The data
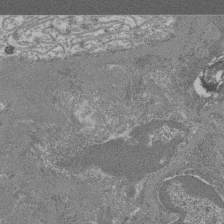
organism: Mouse
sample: Glomerulus
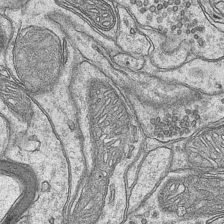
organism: Mouse
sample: CA1 Hippocampus
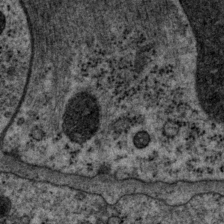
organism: P. pacificus
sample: Pharynx
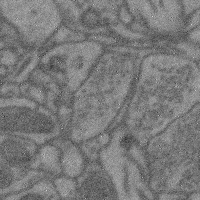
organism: Mouse
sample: Cerebral cortex
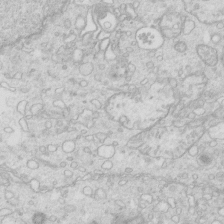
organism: Mouse
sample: Multiciliated cells
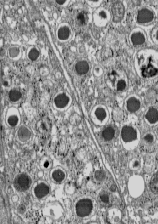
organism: C57BL Mouse
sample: Pancreatic islet
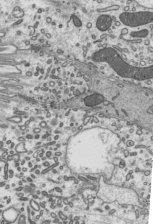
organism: Mouse
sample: Mouse epididymis efferent ductule cilia
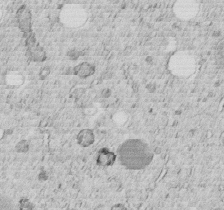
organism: C. elegans
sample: C. elegans embryo early stage
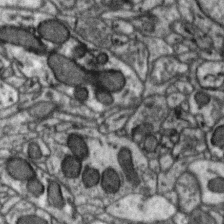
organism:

Goal of the exercise
Without including any picture, retype the entries exactly.

Output
organism: Mouse
sample: Glomerulus
organism: Mouse
sample: CA1 Hippocampus
organism: P. pacificus
sample: Pharynx
organism: Mouse
sample: Cerebral cortex
organism: Mouse
sample: Multiciliated cells
organism: C57BL Mouse
sample: Pancreatic islet
organism: Mouse
sample: Mouse epididymis efferent ductule cilia
organism: C. elegans
sample: C. elegans embryo early stage
organism:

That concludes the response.